Странствие Бальдасара (Маалуф) - страница 38

Это так же как с Мартой. Не суть важно, жена ли она моя в действительности или только в силу обстоятельств, моя честь связана с ней, и я должен ее хранить.


14 сентября, Воздвижение.

Я без конца думаю о вчерашнем происшествии. Я редко действую столь пылко, и при воспоминании об этом у меня что-то сжимается в животе, но я не жалею о своем безрассудстве.

Перечитав рассказ о вчерашнем событии, я понял, что недостаточно ясно описал, как колотилось у меня тогда сердце. Несколько долгих секунд провел я в молчании, и сердце мое сжала стальная рука, пока караванщик задавался вопросом, правда ли я могу найти ту защиту, о которой говорил, а я, в свою очередь, спрашивал себя, могу ли я уклониться от столкновения, не потеряв лица. Разумеется, мне пришлось смотреть ему прямо в глаза, показывая тем самым, что я совершенно уверен в своих действиях, и стараясь не отводить взгляд, чтобы он не почувствовал мою слабость.

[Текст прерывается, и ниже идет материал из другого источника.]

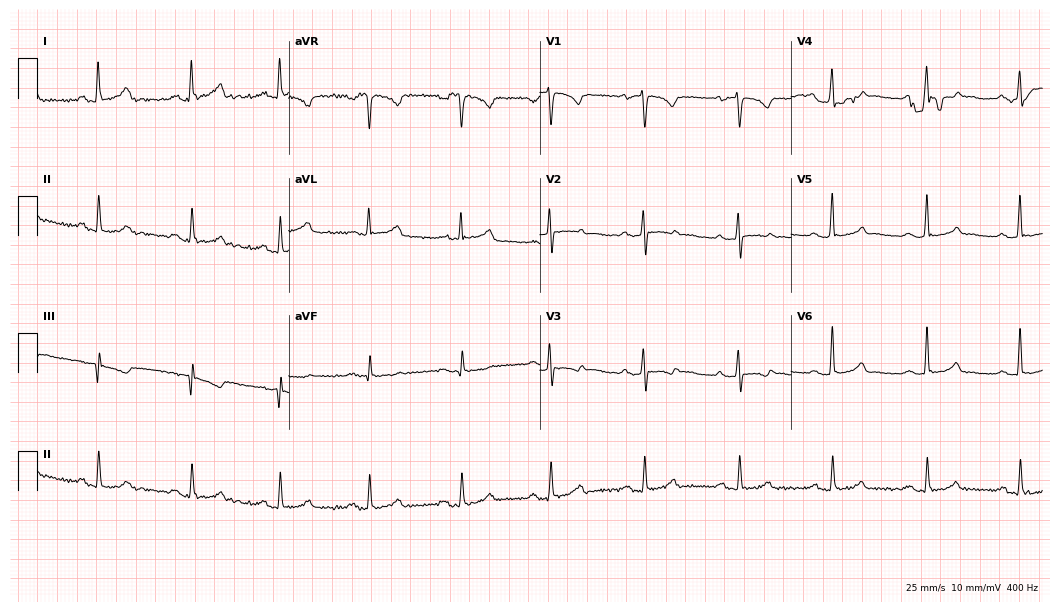
Resting 12-lead electrocardiogram. Patient: a 43-year-old woman. None of these six findings is recorded: first-degree AV block, right bundle branch block, left bundle branch block, sinus bradycardia, atrial fibrillation, sinus tachycardia.

Скажу также, что настало мгновение, когда я уже больше не боялся. Мгновение, когда я расстался со своей душой торговца и обрел душу укротителя. И этим мгновением — каким бы мимолетным оно ни было — я горжусь.

Но моя ли воля принесла это решение? Не было ли это следствием вмешательства того араба с закутанной головой? Быть может, это его я должен благодарить?.. Вчера мне не хотелось подходить к нему, чтобы не подумали, что я был в затруднении, а его вмешательство меня спасло. А сегодня я искал его, но не нашел.

Я все время думаю о нем; и теперь, когда сердце мое уже не стискивает железная рука, так как этот дневник — не ристалище, а вокруг меня больше не толпятся зрители, я могу написать, что испытал огромное облегчение при появлении этого человека и что моя победа — отчасти и его, а я в некотором роде — его должник.

Что же он все-таки сказал, чтобы усмирить нашего караванщика?

Я чуть было не забыл написать, что ходил в Церковь Воздвижения Креста вместе с племянниками, приказчиком, «вдовой» и примерно дюжиной других путешественников. Марта в первый раз надела цветное платье, то самое — синее с воротничком, обшитым красной каймой, — которое я видел на ней в юности; она надевала его по праздничным дням, направляясь со своим отцом, цирюльником, в церковь Джибле.

С того дня, как она присоединилась к нам в этом путешествии, она всегда одевалась только в черное: назло, потому что семья ее мужа это запрещала. Должно быть, теперь она полагала, что подобное поведение стало бессмысленным.

Все время, пока длилась месса, на нее поглядывали мужчины, одни — беглым взглядом, другие — настойчиво, но это — Бог мне свидетель! — не возбудило во мне ни неприятного чувства, ни ревности.